Chrissy Guthan, of Coatesville, agreed: "They shouldn't have been driving [drunk]. People do it all the time though. We've all done it," the 32-year-old confessed. "Sometimes, you don't make it back." Now that she's a mother, Guthan added, she avoids risky behavior. "But if I didn't have a kid, I'd probably still be doing it," she admitted.

According to the Chester County coroner's office, Dunn's blood alcohol level was .196, more than twice the .08 legal limit in Pennsylvania. The report also says there were no "drugs of abuse" detected in Dunn's system.

The coroner's report lists blunt force trauma and thermal trauma as the official causes of death for Dunn, 34, and his passenger, 30-year-old Iraq war vet Zachary Hartwell, who was credited as a production assistant on "Jackass Number Two" and was working with Dunn on his new G4 show, "Proving Ground."

Hours before the crash, Dunn tweeted a photo of himself, Hartwell and another man at Barnaby's of America, a West Chester bar.
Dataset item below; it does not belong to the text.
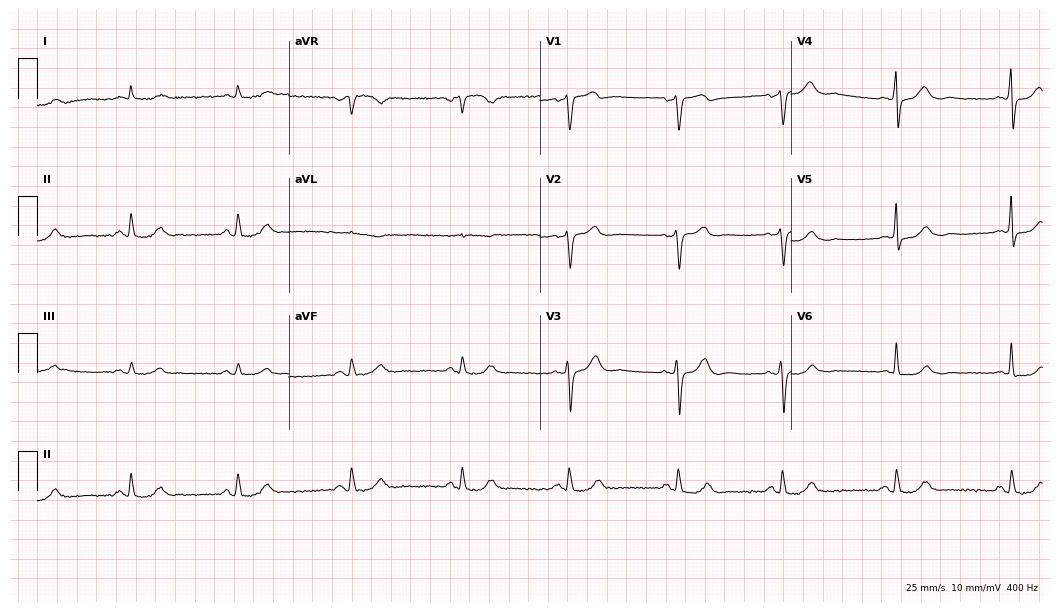
ECG (10.2-second recording at 400 Hz) — a man, 70 years old. Screened for six findings — first-degree AV block, right bundle branch block, left bundle branch block, sinus bradycardia, atrial fibrillation, sinus tachycardia — none is recorded. Only these six findings were labelled.

The Philadelphia Inquirer reported Wednesday that Dunn received at least 23 driving-related citations in the past 13 years, 90 percent of which ended in guilty pleas, including 10 stops for speeding and careless driving and three more for driving with a suspended license. In 2005, he was arrested for drunken driving, but charges were dropped when he completed a probationary program; his license was suspended for more than a year, according to court records.

"He drove too fast," April Margera, mother of Dunn's best friend and "Jackass" co-star Bam Margera, told the local NBC station Monday. "I yelled at him all the time about that."